Issue 9148

Jonathan M Davis via Digitalmars-d digitalmars-d at puremagic.com
Sat Apr 26 02:29:53 PDT 2014


On Sat, 26 Apr 2014 00:44:13 -0400
Steven Schveighoffer via Digitalmars-d <digitalmars-d at puremagic.com>
wrote:

> On Fri, 25 Apr 2014 23:26:29 -0400, Xinok <xinok at live.com> wrote:
> 
> > On Saturday, 26 April 2014 at 01:57:06 UTC, bearophile wrote:
> >> This is one of the largest problems left in the implementation of
> >> D purity:
> >>
> >> https://issues.dlang.org/show_bug.cgi?id=9148
> >>
> >> One example of the refused code:
> >>
> >>
> >> void foo(const int[] a) {
> >>     int bar() pure {
> >>         return a[0];
> >>     }
> >> }
> >> void main() {}
> >>
> >>
> >> Bye,
> >> bearophile
> >
> > I think this would break the D conventions of purity. 'a' is not  
> > immutable, only const, meaning one or more elements could change,
> > making 'bar' impure.
> 
> It should compile. Purity in D is not the same as the more
> traditional definition of purity.
> 
> For example, this compiles:
> 
> int foo(int[] a) pure {return a[0];}
> 
> I see no difference from the above.

It's the same, and it isn't. Your example has no access to anything
other than a, whereas in bearophile's example, bar has access to its
outer scope.

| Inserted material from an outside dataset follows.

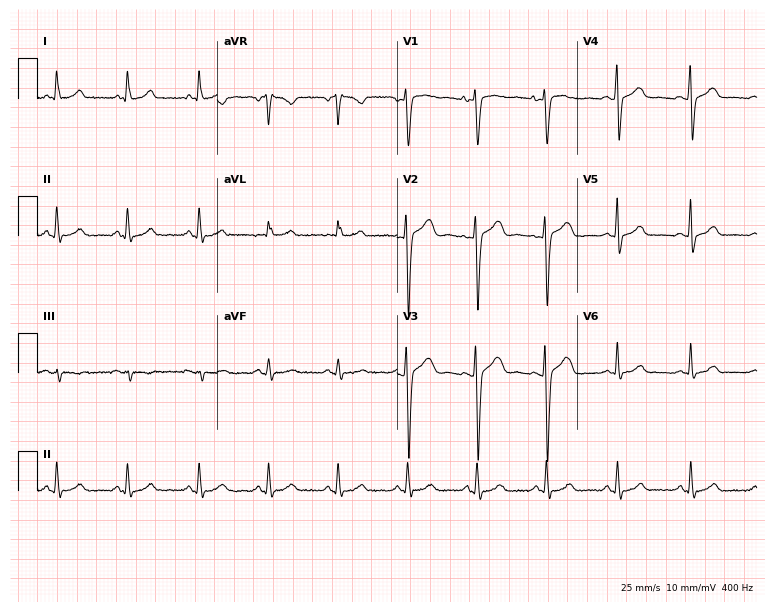
12-lead ECG (7.3-second recording at 400 Hz) from a female, 36 years old. Screened for six findings — first-degree AV block, right bundle branch block, left bundle branch block, sinus bradycardia, atrial fibrillation, sinus tachycardia — none is recorded.

So, you can have fun like

auto baz = new int[](5);

void foo(const int[] a)
{
    int bar() pure
    {
        return a[0];
    }
    auto i = bar();
    baz[0] = 2;
    auto j = bar();
}
void main()
{
    foo(baz);
}

Now, if we treat the outer scope like a mutable this pointer (which it
probably essentially is underneath the hood), then bar can probably be
weakly pure, but we have to be very careful not to consider it strongly
pure in spite of the fact that it has no explicit, mutable arguments.
Contrast that with

int foo(const int[] a) pure { return a[0]; }

which is the same as your example save for the const, and that function
_can_ be strongly pure if it's passed an immutable array (dmd doesn't
currently take strong purity that far - it only treats immutable
parameters as strongly pure, not immutable arguments to const
parameters -but there's no reason why it couldn't). Your example can't
be strongly pure either way though, since its parameter is mutable.

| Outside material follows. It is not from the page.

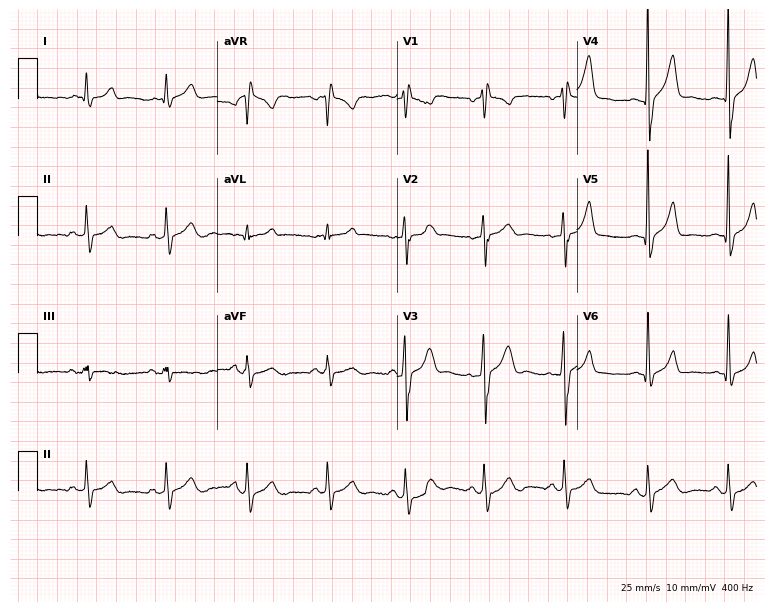
12-lead ECG (7.3-second recording at 400 Hz) from a male, 31 years old. Screened for six findings — first-degree AV block, right bundle branch block, left bundle branch block, sinus bradycardia, atrial fibrillation, sinus tachycardia — none is recorded. Findings outside these six are not listed.

In any case, I think that bearophile's example is subtly different
from yours, though I think that we can make it weakly pure if we're
very careful about how we handle the outer scope. However, I'm not sure
that treating it as weakly pure buys us anything except in the case
where we're trying to make the outer function pure as well.